Black Americans historically have leaned upon family, friends, the church, sports or music to connect, function and reinforce a sense of belonging.

But the isolation brought on by the contagion from sheltering in place to distance learning has separated family, friends and networks and taken away those safety nets, Tribble said.

"That (dynamic) has significantly and severely changed. You don't have that filter of negotiating your way through life," she said. "Whether it's protest or pain, there really is no wrong emotional feeling. But how do you channel that productively?"

'A lot of people are grieving'

Seeking treatment or finding mental health counsel has also come with its levels of distrust and insecurity because of the disparate treatment Black and brown people have historically received in the behavioral health space and in health care more broadly.

Tribble said she is encouraging people and community groups to reach out to support people of color. Williams, the Harvard researcher, said neighborhoods and community organizations, workplaces and schools can create "environments of psychological safety," to ensure people are treated respectfully and are allowed to express themselves without fear of being judged inferior or jeopardizing their careers.

African Americans increasingly are also choosing other outlets.
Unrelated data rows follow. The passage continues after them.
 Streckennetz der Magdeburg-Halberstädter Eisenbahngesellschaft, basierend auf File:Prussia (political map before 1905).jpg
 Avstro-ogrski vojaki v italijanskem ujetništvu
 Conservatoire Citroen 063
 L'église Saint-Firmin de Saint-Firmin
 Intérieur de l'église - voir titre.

Takla left her job at Kaiser Permanente to focus exclusively on her clients who are almost entirely Black. She conducts three group sessions per week.

"We're all traumatized by this. A lot of people are grieving for a lot of reasons," Takla said. "We can't be oblivious anymore. We have to have systemic changes in place. We have to totally dismantle and rebuild."

Others, like Land, are choosing to go it alone -- for now.

"It's overwhelming. It's exhausting. It's a challenge to say the least. It's like, 'Where do we begin?' We are all so overwhelmed by the abundance of trauma," Land said. But "there's somebody out there who has it worse. Everybody out there is traumatized, so I do it on my own. COVID is a humanizing bonding agent. Trauma is, too. We're all hurting."